Cette maturité ne doit rien au hasard. Elle s’enracine dans une formation exigeante, notamment au sein de l’ESCAC en Espagne, où Amr Abed approfondit les fondements de l’écriture et de la mise en scène. Mais plus encore que l’apprentissage technique, c’est une conception du cinéma qui se précise : filmer, c’est organiser une responsabilité. Chaque plan engage une position. Chaque silence est un acte. Cette conscience irrigue l’ensemble de son travail, qu’il soit devant ou derrière la caméra.

Ce qui distingue aujourd’hui Amr Abed dans le paysage cinématographique, c’est précisément cette articulation rare entre pratique et pensée. Il ne sépare pas le métier de la réflexion. L’acteur nourrit le réalisateur, le réalisateur relit l’acteur. Cette circulation interne produit une œuvre qui refuse les raccourcis et les assignations. Ni cinéma de thèse, ni produit formaté, son travail se tient dans une zone fragile : celle où la fiction devient un outil d’examen du réel.

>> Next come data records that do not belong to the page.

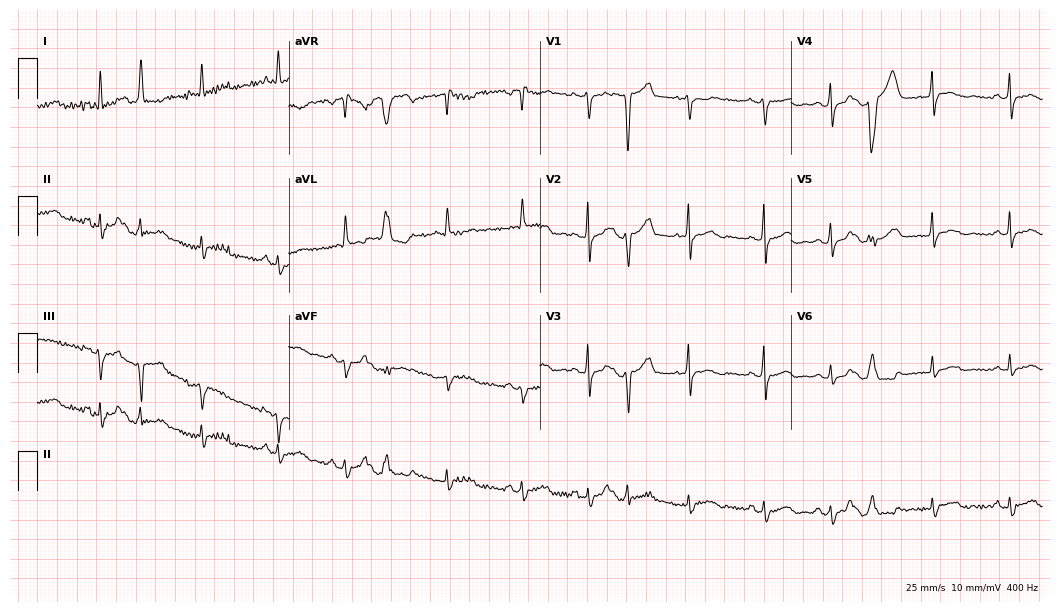
Electrocardiogram, a female patient, 57 years old. Of the six screened findings (first-degree AV block, right bundle branch block (RBBB), left bundle branch block (LBBB), sinus bradycardia, atrial fibrillation (AF), sinus tachycardia), none is recorded.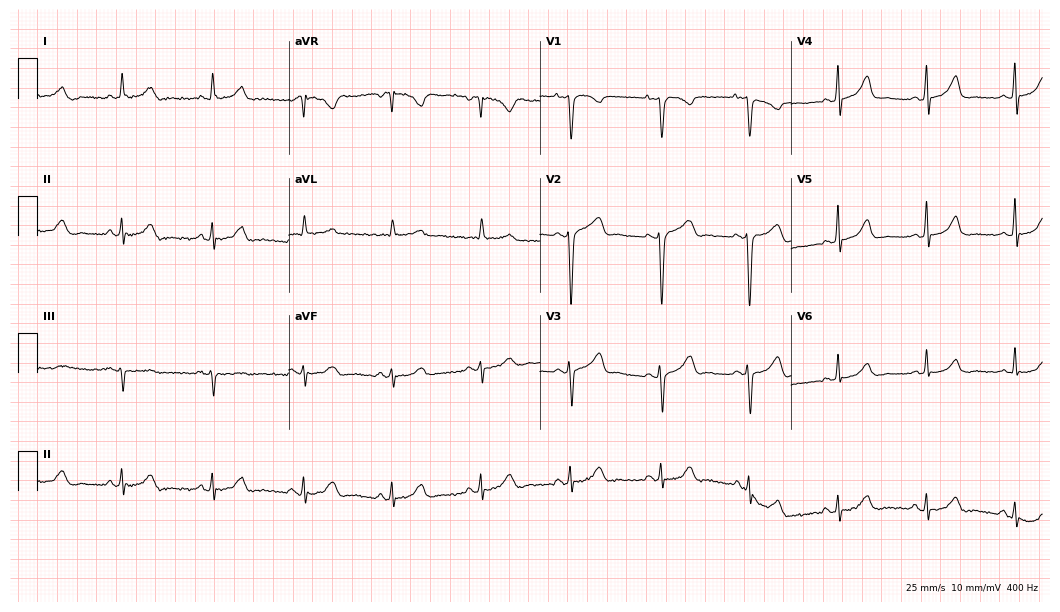
ECG — a 53-year-old female. Labelled as a normal ECG.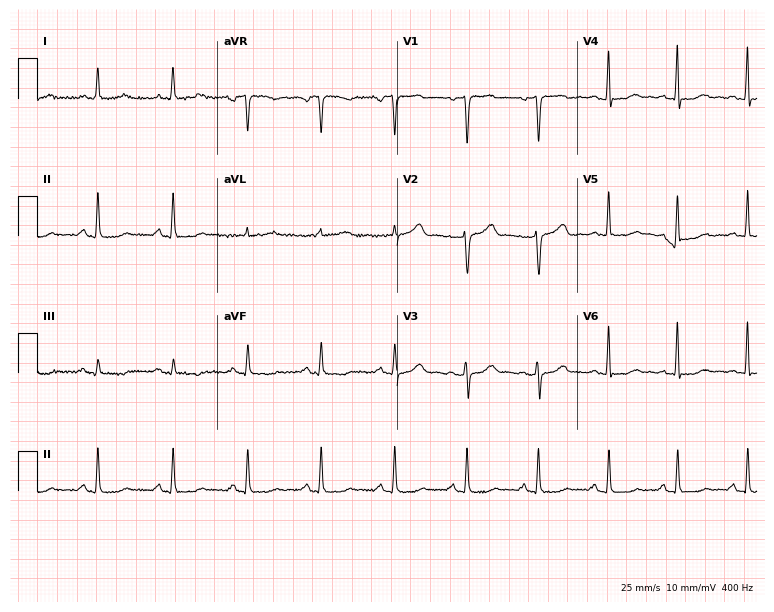
Standard 12-lead ECG recorded from a female, 52 years old. Read as a normal ECG.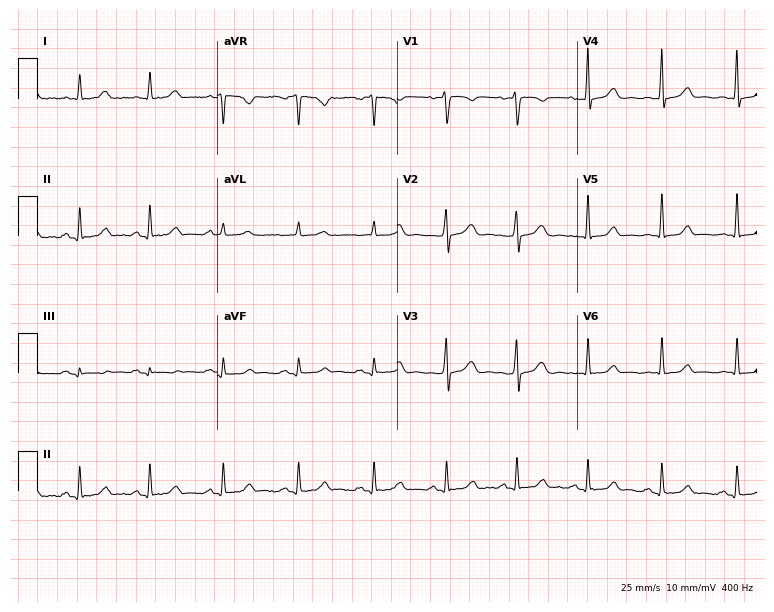
12-lead ECG (7.3-second recording at 400 Hz) from a female, 34 years old. Screened for six findings — first-degree AV block, right bundle branch block, left bundle branch block, sinus bradycardia, atrial fibrillation, sinus tachycardia — none is recorded. Findings outside these six are not listed.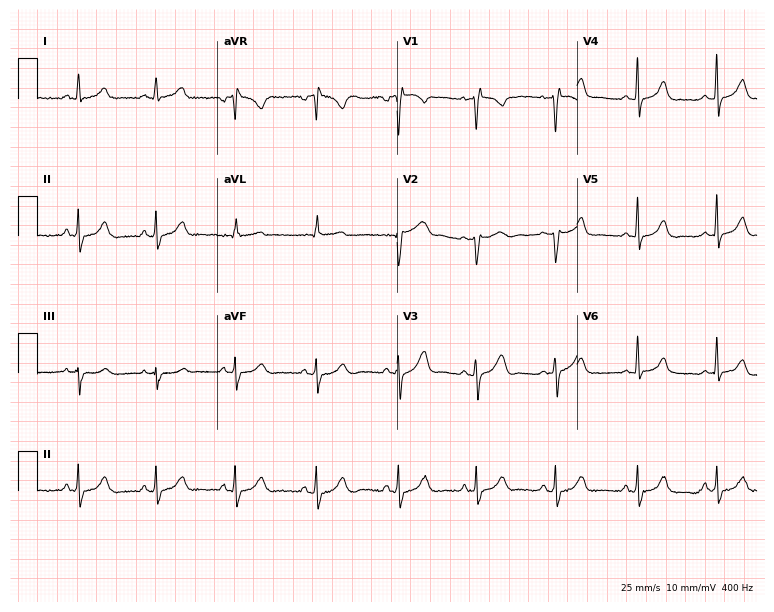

À l’heure où de nombreuses trajectoires se construisent dans l’urgence de la visibilité, Amr Abed fait le choix inverse. Il privilégie la densité à la vitesse, la cohérence à l’éclat. Ses films interrogent la place de l’individu dans un espace saturé, la possibilité du choix dans un monde contraint, et la valeur du silence face au bruit ambiant. En cela, son parcours dépasse la simple réussite professionnelle : il dessine une éthique.

Ce portrait n’est pas celui d’un artiste arrivé, mais d’un créateur en mouvement. Un cinéaste pour qui chaque œuvre est une étape, non une fin. En assumant le passage de la présence à la responsabilité, Amr Abed inscrit son travail dans une temporalité longue, celle où le cinéma redevient ce qu’il n’aurait jamais dû cesser d’être : un lieu de conscience.